Era a primeira doente grave de Carlos, uma rapariga de origem alsaciana, casada com o Marcelino padeiro, muito conhecida no bairro pelos seus belos cabelos, loiros, e penteados sempre em tranças soltas. Tinha estado à morte com uma pneumonia; e apesar de melhor, como a padaria ficava defronte, Carlos ainda às vezes à noite atravessava a rua para a ir ver, tranquilisar o Marcelino, que, defronte do leito e de gabão pelos ombros, sufocava soluços de amante, escrevinhando no livro de contas.

Afonso interessara-se anciosamente por aquela pneumonia; e agora estava realmente agradecido à Marcelina por ter sido salva por Carlos. Falava dela comovido; gabava-lhe a linda figura, o aceio alsaciano, a prosperidade que trouxera à padaria... Para a convalescença, que se aproximava, já lhe mandara até seis garrafas de Chateau-Margaux.

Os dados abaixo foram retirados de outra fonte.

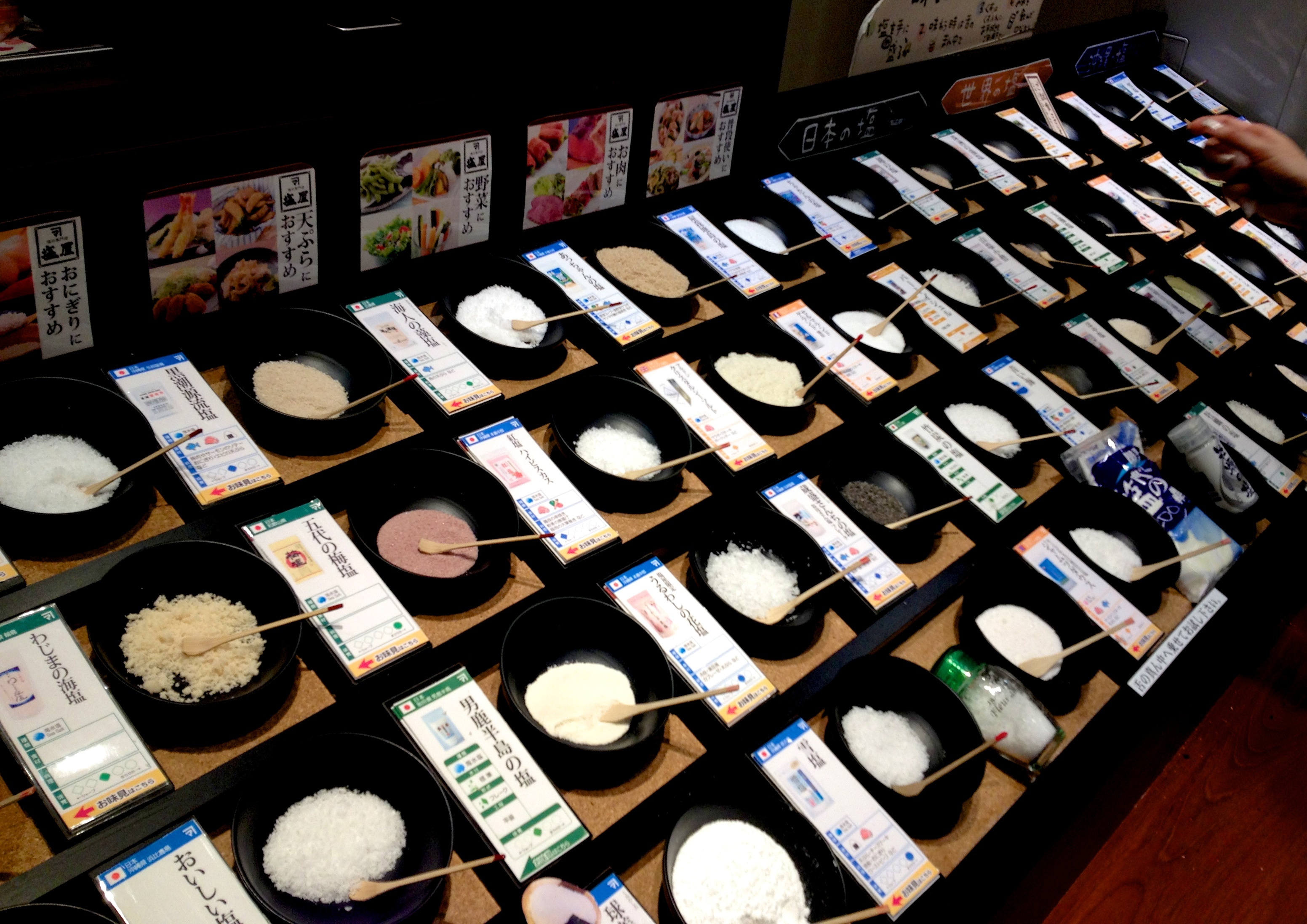 這樣賣鹽真的很屌！ (
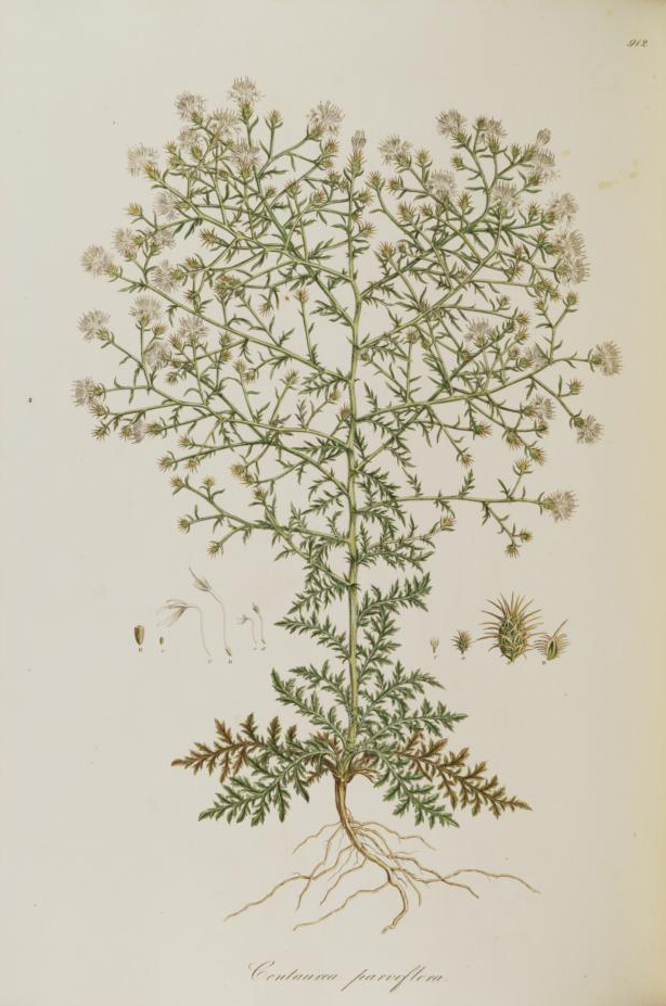 Legende: a Hülle (x1). A Hülle (vergr.). B Hüllblatt (vergr.). c Äußere Röhrenblüte (x1). C Äußere Röhrenblüte (vergr.). d Innere Röhrenblüte (x1). D Innere Röhrenblüte (vergr.). e Frucht (x1). E Frucht (vergr.). f Körbchenboden (x1).

— Então fora de perigo, inteiramente fora de perigo? — perguntou Vilaça, com os dedos na caixa do rapé, sublinhando muito a sua solicitude.

— Sim, quase rija — disse Carlos, que se aproximara da chaminé, esfregando as mãos, arrepiado.

É que a noite, fora, estava regelada! Desde o anoitecer geava, de um céu fino e duro, transbordando de estrelas que rebrilhavam como pontas afiadas de aço; e nenhum daqueles cavalheiros, desde que se entendia, conhecera jamais o termometro tão baixo. Sim, Vilaça lembrava-se de um janeiro peor no inverno de 64...

— É necessário carregar no punch, hein, general! — exclamou Carlos, batendo galhofeiramente nos ombros macissos do Sequeira.

— Não me oponho, rosnou o outro, que fixava com concentração e rancor um valete de copas sobre a mesa.